As stated by the Federal Court of Australia in Lee vMinister for Immigration and Multicultural and Indigenous Affairs [2005] FCA 464 at [27]:
“The Tribunal is entitled to accept or reject or give such weight to the evidence proffered as it thinks appropriate in all the circumstances”.
The Tribunal found that the applicant’s evidence regarding his support of the Congress Party was vague and confusing and lacking in detail (CB p.148 [51]).
The Tribunal found that the applicant’s evidence as to why he was not a member of the Congress Party to be implausible (CB p.148 [52]).
In Re Minister for Immigration and Multicultural Affairs; ex parte Durairajasingham (2000) 168 ALR 407, the Court found:
“no detailed reasons need to be given as to why that particular witness was not believed.… In any event the reason for disbelief is apparent in this case from the use of the word “implausible”.
The Tribunal did not accept that it is a requirement for one of the largest leading political parties in the country – that in order to be a member, a person must have many followers (CB p148 [52]).
The Tribunal did not accept that the applicant assisted party members or their helpers or assistants during elections (CB p.148 [53]).
The Tribunal found it “implausible” that the applicant was tasked with gathering people and making them understand the workings of the party (CB p.148 [53]). The Tribunal found other aspects of the applicant’s evidence to be implausible (CB p.148 [53]).
The Tribunal did not accept that the applicant engaged in any activities in support of the party other than transporting aged or elderly villagers to vote on election day (CB p.148 [53]).
The Tribunal did not accept that the applicant was a person that everyone in his village followed and that he encouraged people to support the party (CB p.148 [53]).
The Tribunal did not accept that the applicant experienced any problems from opposition party members, including the BJP, as his evidence on the issue was “entirely inconsistent and contradictory” (CB p.148 [54]). The Tribunal then set out its reasons for that finding of fact.
The Tribunal then found the applicant’s evidence about being beaten and pushed to be “implausible” (CB p.149 [55]).
The Tribunal did not accept that “the applicant received either one or two visits to his farm by BJP or other opposition party workers and was threatened, beaten and pushed” (CB p.149 [56]).
The Tribunal did not accept that the applicant experienced any difficulties either before or after any elections held in his area (CB p.149 [56]).
The Tribunal did not accept that the applicant made a complaint to the police which was then ignored (CB p.149 [56].
The Tribunal did not accept for the reasons it gave, that “if the applicant returns to India, he will face a real chance of persecution from BJP, other opposition party members or workers or the authorities because of his minimal support of Congress in the past, now or in the reasonably foreseeable future” (CB p.149 [57]).
The Tribunal found that the applicant would have no profile as a Congress supporter (CB p.149.57).
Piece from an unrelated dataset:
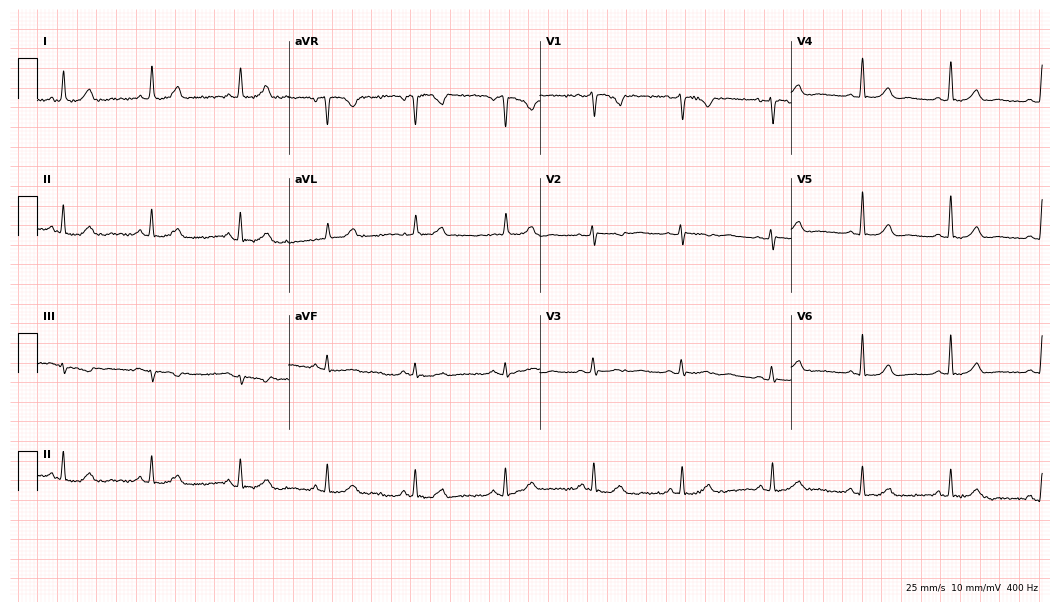
Standard 12-lead ECG recorded from a 50-year-old female patient (10.2-second recording at 400 Hz). Read as a normal ECG.

The Tribunal did not accept that if the applicant returns to India, he would resume his support for the Congress other than by voting for the party (CB p.149 [57]). The Tribunal did not accept that the applicant’s fear of persecution because of his political opinion is well founded (CB p.149 [57]).
Insofar as the above findings are findings of fact, they are not amenable to review.
In NAHI (supra), the Full Court of the Federal Court decided at [10] as follows:
“In their written submissions, the appellants took exception to a number of findings of the Tribunal. In many cases, those exceptions were purely on the basis that the appellants disagree with the findings. In effect, the appellants sought to have the Court take a different view of various issues of fact from that taken by the Tribunal. To engage in fact-finding about the merits of the appellants’ case is no part of the function of the Court, whether at first instance or on appeal, in dealing with an application for relief under s.39B of the Judiciary Act. As Stone J said, Plaintiff S157 establishes that it is necessary for the appellants to show jurisdictional error on the part of the Tribunal, if they are to succeed. Whatever be the boundaries of jurisdictional error, they do not comprehend errors of fact as to merits of the case put to the Tribunal”.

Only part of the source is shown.